Eine aktuelle Studie zeigt zudem, dass reines JSON-LD-Markup im Code-Hintergrund verpufft, wenn es nicht materialisiert wird. Die größten KI-Sichtbarkeitsgewinne entstehen, wenn die Fakten und Beziehungen sowohl maschinenlesbar (Schema) als auch sichtbar im HTML-Text (<dl>) deckungsgleich abgebildet sind.
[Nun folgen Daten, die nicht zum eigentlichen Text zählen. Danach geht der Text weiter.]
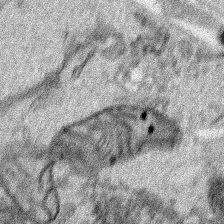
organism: Human
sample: Mitochondria in HCT116 cells
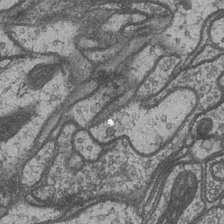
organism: Drosophila
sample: Optic medulla
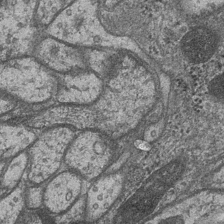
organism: Drosophila
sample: Optic medulla
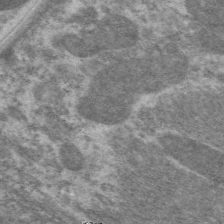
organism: C. elegans
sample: Pharynx
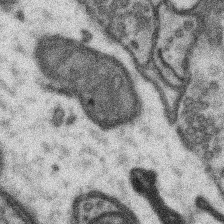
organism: Mouse
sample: Somatosensory cortex neuropil
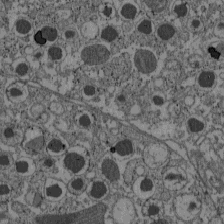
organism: C57BL Mouse
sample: Pancreatic islet
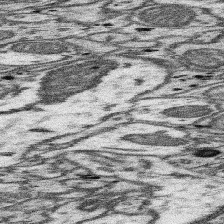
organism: Mouse
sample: Somatosensory cortex neuropil
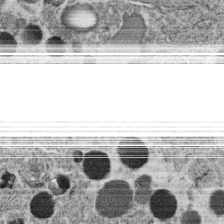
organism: C. elegans
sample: C. elegans oocyte; sperm cells
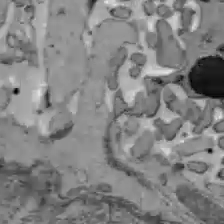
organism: C57BL Mouse
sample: Liver
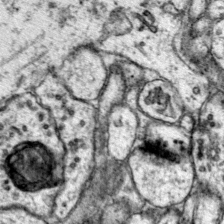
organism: Mouse
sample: Primary visual cortex
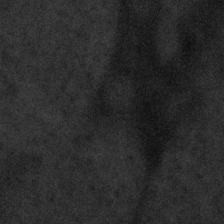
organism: Tuwongella immobilis
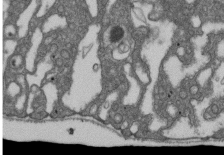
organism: Drosophila
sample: Nephrocyte
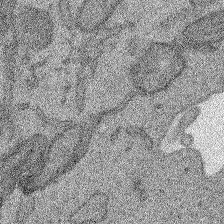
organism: Human
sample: HeLa cells
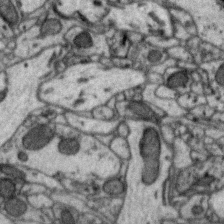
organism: Zebra finch
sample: Brain
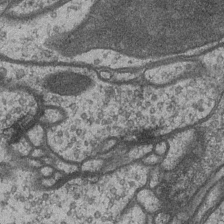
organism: Drosophila
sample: Optic medulla
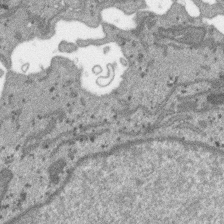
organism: Human
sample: Lung epithelial cells infected with SARS-CoV-2
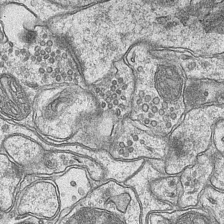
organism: Mouse
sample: CA1 Hippocampus
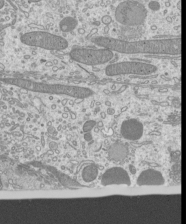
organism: Mouse
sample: Cilia; mouse epididymis
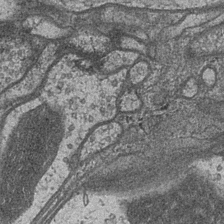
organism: Drosophila
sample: Optic medulla
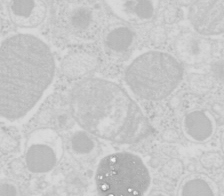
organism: Mouse
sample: Pancreas
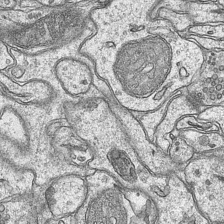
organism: Mouse
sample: CA1 Hippocampus
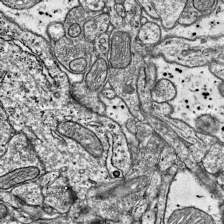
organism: Mouse
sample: Visual Cortex
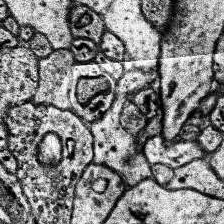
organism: Human
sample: Temporal Lobe
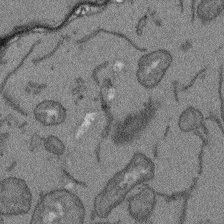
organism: Arabidopsis thaliana
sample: Root tip
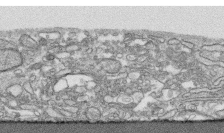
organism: Human
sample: CRL-1474
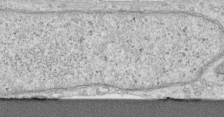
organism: Human
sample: Centriole in RPE cells
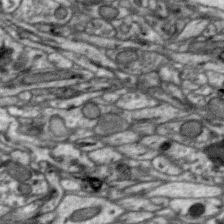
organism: Zebra finch
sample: Brain
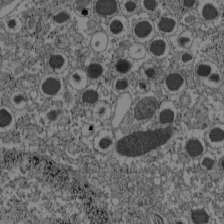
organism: C57BL Mouse
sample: Pancreatic islet
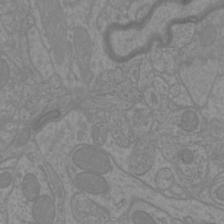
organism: Mouse
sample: Cortical neurons
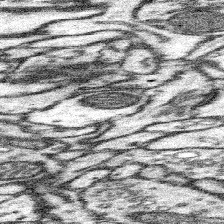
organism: Mouse
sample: Somatosensory cortex neuropil
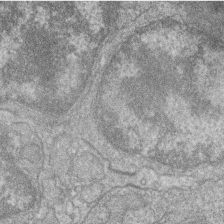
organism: Zebrafish
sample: Cilia; retinal pigment epithelium
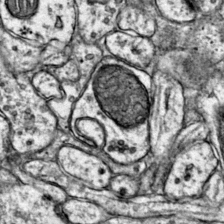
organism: Mouse
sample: Primary visual cortex
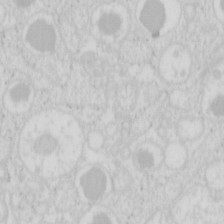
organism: Mouse
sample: Pancreas
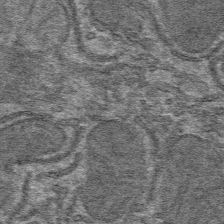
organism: Mouse
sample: Mouse hepatocytes
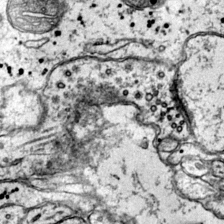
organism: Mouse
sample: Primary visual cortex
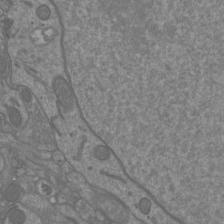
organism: Mouse
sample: Cortical neurons
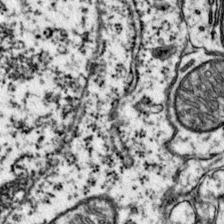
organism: Mouse
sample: Primary visual cortex
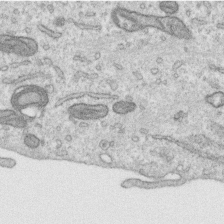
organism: Human
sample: Centriole in RPE cells
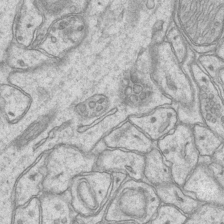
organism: Mouse
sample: CA1 Hippocampus
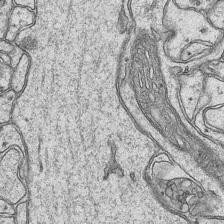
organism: Mouse
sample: CA1 Hippocampus
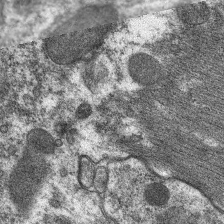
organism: C. elegans
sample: Pharynx
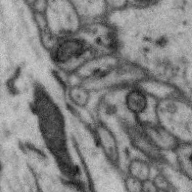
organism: Zebra finch
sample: Brain
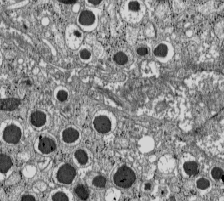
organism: C57BL Mouse
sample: Pancreatic islet
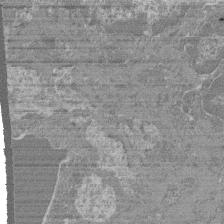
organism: Mouse
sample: Glomerulus
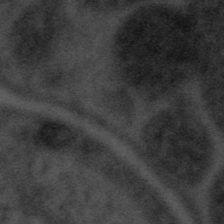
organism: Tuwongella immobilis
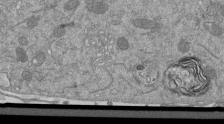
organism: Mouse
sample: ED-1 cell nuclei; centrioles
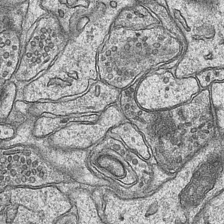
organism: Mouse
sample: CA1 Hippocampus
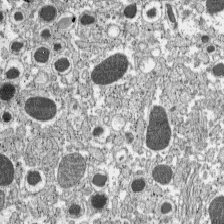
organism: C57BL Mouse
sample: Pancreatic islet
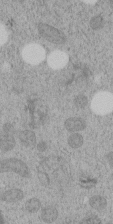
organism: C. elegans
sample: C. elegans embryo early stage
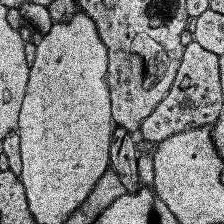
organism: Human
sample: Temporal Lobe
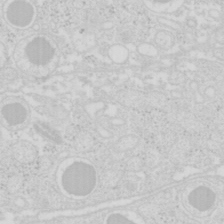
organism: Mouse
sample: Pancreas
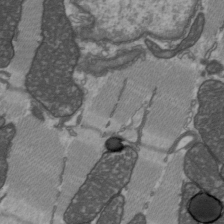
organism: C57BL Mouse
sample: Heart
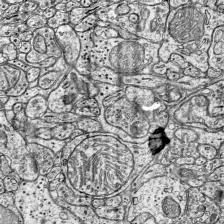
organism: Mouse
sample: Visual Cortex
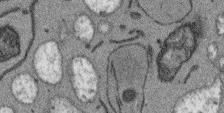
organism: Arabidopsis thaliana
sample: Root tip
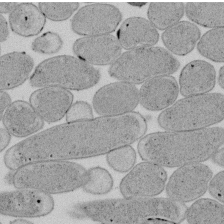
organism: E. coli
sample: Bacterial nucleoid
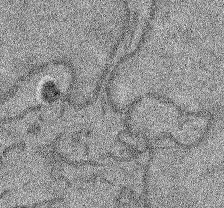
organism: Human
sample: HeLa cells
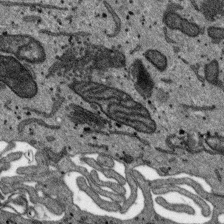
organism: Human
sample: Lung epithelial cells, uninfected (mock) control
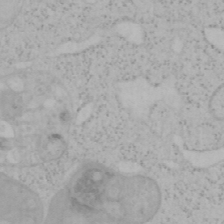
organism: Mouse
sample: OT-I killer T cells with ID8 ovarian cancer cells
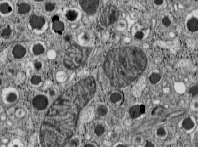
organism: C57BL Mouse
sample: Pancreatic islet
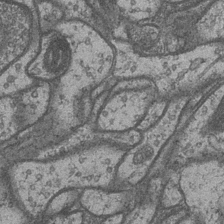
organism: Drosophila
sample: Optic medulla
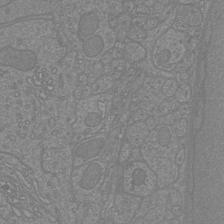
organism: Mouse
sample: Cortical neurons
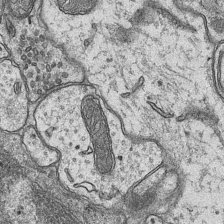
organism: Mouse
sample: CA1 Hippocampus
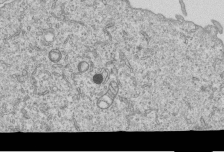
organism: Human
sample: MDA-MB-231 cells
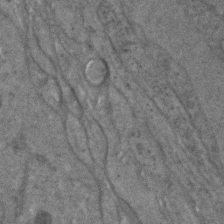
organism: C. elegans
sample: C. elegans embryo
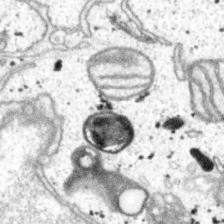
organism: Human
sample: HeLa cells
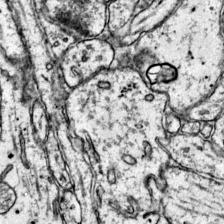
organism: Mouse
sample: Primary visual cortex
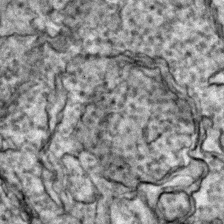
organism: Zebrafish
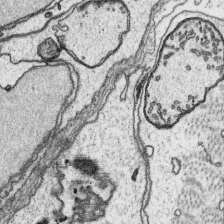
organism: Platynereis dumerilii
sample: Parapodia
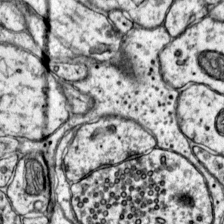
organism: Mouse
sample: Primary visual cortex
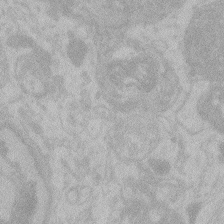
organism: Zebrafish
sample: Macrophage infected with Toxoplasma gondii
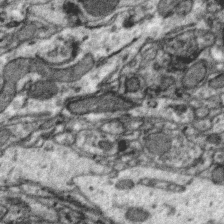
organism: Zebra finch
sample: Brain
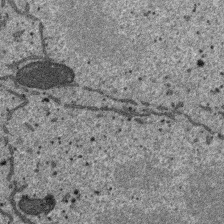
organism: Human
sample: Lung epithelial cells infected with SARS-CoV-2
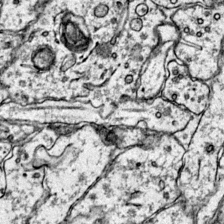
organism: Mouse
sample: Primary visual cortex
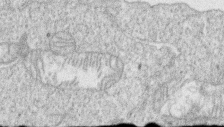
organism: Human
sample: HeLa cell HIV synapse
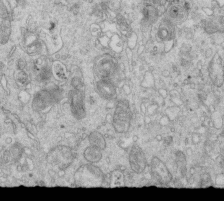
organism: Mouse
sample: Multiciliated cells
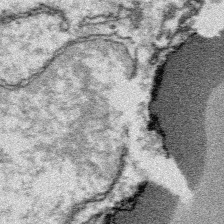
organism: Platynereis dumerilii
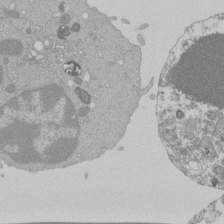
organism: Mouse
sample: Activated Pmel transgenic CD8+ T Cells
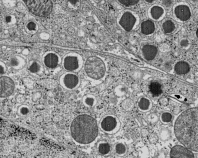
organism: C57BL Mouse
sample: Pancreatic islet
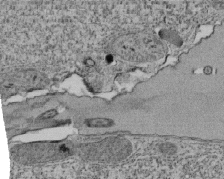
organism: Tetrahymena
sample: Cilia in tetrahymena
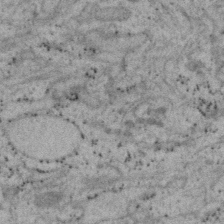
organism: Human
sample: HeLa cells
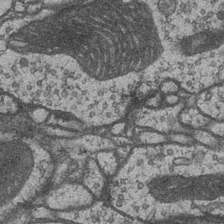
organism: Drosophila
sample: Optic medulla
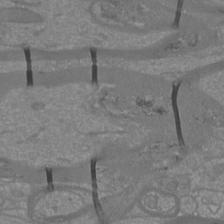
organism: Mouse
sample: Cortical neurons
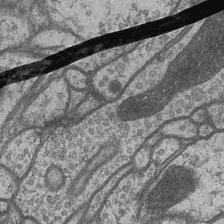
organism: Drosophila
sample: Optic medulla
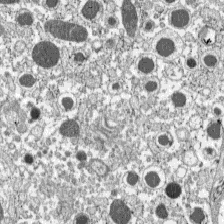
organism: C57BL Mouse
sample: Pancreatic islet
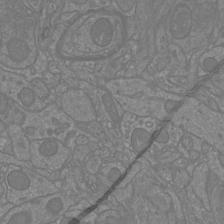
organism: Mouse
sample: Cortical neurons
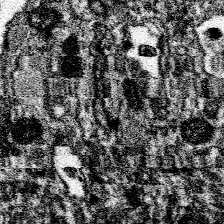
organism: Spongilla lacustris
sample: Neuroid cell
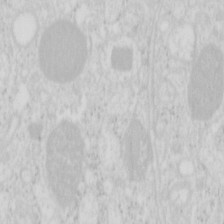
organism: Mouse
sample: Pancreas
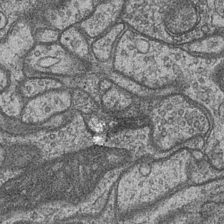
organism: Drosophila
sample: Optic medulla
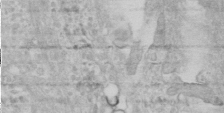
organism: Human
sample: Cilia; basal body in RPE cells
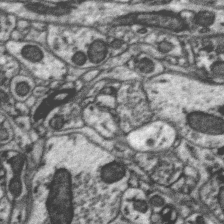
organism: Zebra finch
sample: Brain
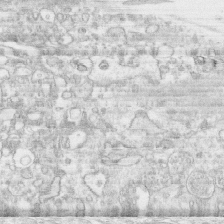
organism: Human
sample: CRL-1474
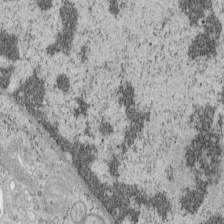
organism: Mouse
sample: OT-I killer T cells with ID8 ovarian cancer cells
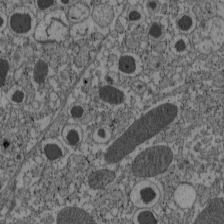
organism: C57BL Mouse
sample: Pancreatic islet
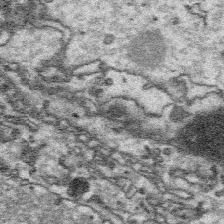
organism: Platynereis dumerilii
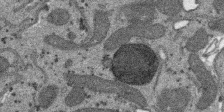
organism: Human
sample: Lung epithelial cells infected with SARS-CoV-2
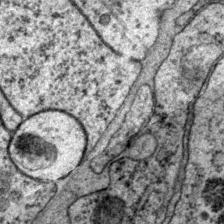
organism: P. pacificus
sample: Pharynx
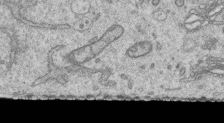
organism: Human
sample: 1205lu cells
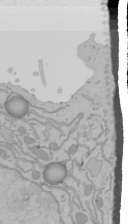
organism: Mouse
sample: Cancer cell death in ED-1 cells
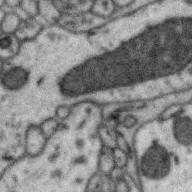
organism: Zebra finch
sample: Brain
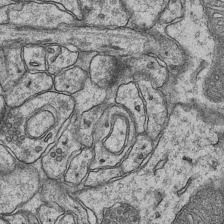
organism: Mouse
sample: CA1 Hippocampus
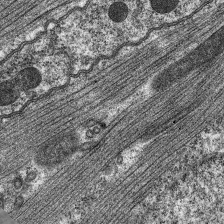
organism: C. elegans
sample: Pharynx
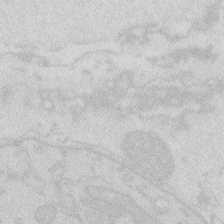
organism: Zebrafish
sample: Macrophage
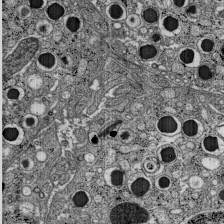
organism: C57BL Mouse
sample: Pancreatic islet
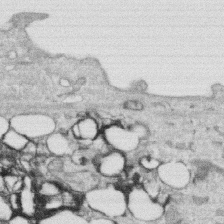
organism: Human
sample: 1205lu cells
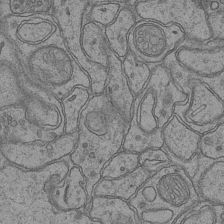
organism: Mouse
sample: CA1 Hippocampus
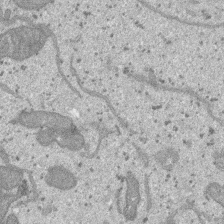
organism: Human
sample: Lung epithelial cells infected with SARS-CoV-2
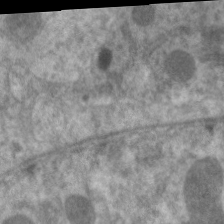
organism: C. elegans
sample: Pharynx
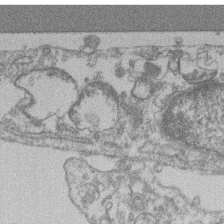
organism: Mouse
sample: T cell stromal cell synapse
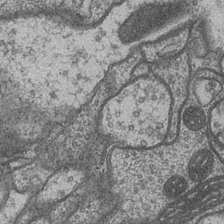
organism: Drosophila
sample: Optic medulla
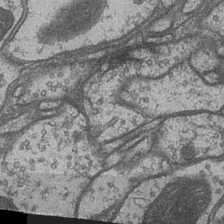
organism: Drosophila
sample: Optic medulla
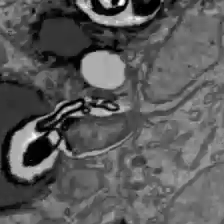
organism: C57BL Mouse
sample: Liver
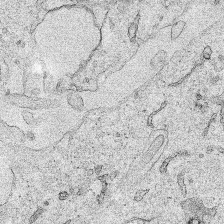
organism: Human
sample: Mitochondria in HCT116 cells
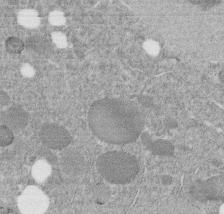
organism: C. elegans
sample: C. elegans embryo early stage
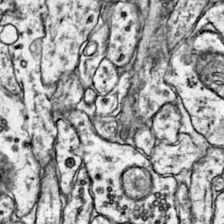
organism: Mouse
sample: Primary visual cortex
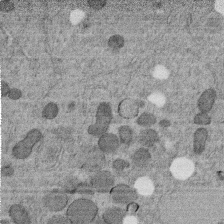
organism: C. elegans
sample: C. elegans embryo early stage
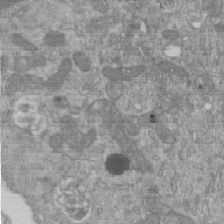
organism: Mouse
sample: ED-1 cell nuclei; centrioles
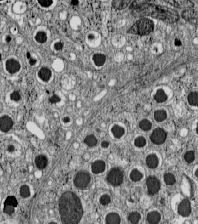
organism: C57BL Mouse
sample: Pancreatic islet
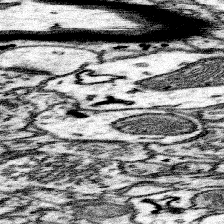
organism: Mouse
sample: Somatosensory cortex neuropil
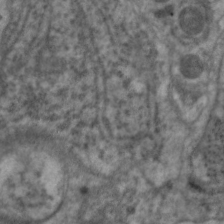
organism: C. elegans
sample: Pharynx
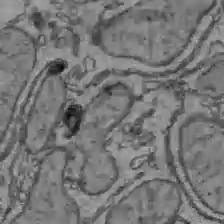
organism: C57BL Mouse
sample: Liver
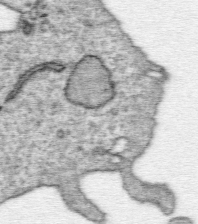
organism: Human
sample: HeLa cells
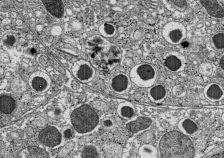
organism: C57BL Mouse
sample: Pancreatic islet
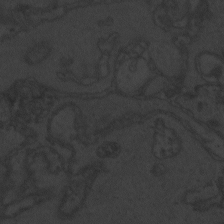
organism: Zebrafish
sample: Macrophage infected with Toxoplasma gondii
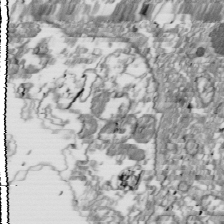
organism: Drosophila
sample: Cell division; meiosis; drosophila spermatocytes
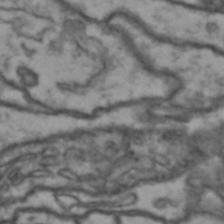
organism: Drosophila
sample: Brain
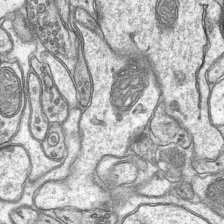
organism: Mouse
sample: CA1 Hippocampus
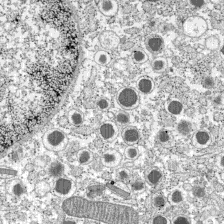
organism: C57BL Mouse
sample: Pancreatic islet

Fazit: Die Content-Chance im unkonsolidierten Markt

Die Grounding Page ist (noch) kein Allheilmittel und kein offizielles W3C-Protokoll. Wer jedoch wartet, bis Google oder OpenAI ein fertiges Zertifikat ausstellen, verpasst den strategischen Einstieg.

Für Unternehmen und Webmaster ist die Implementierung eine hervorragende und risikoarme Möglichkeit, die eigene digitale Identität agentenfreundlich aufzubereiten. Es erfordert weder große Budgets noch tiefe CMS-Eingriffe – nur die Bereitschaft, Fakten so sauber zu strukturieren, dass Maschinen nicht mehr raten müssen.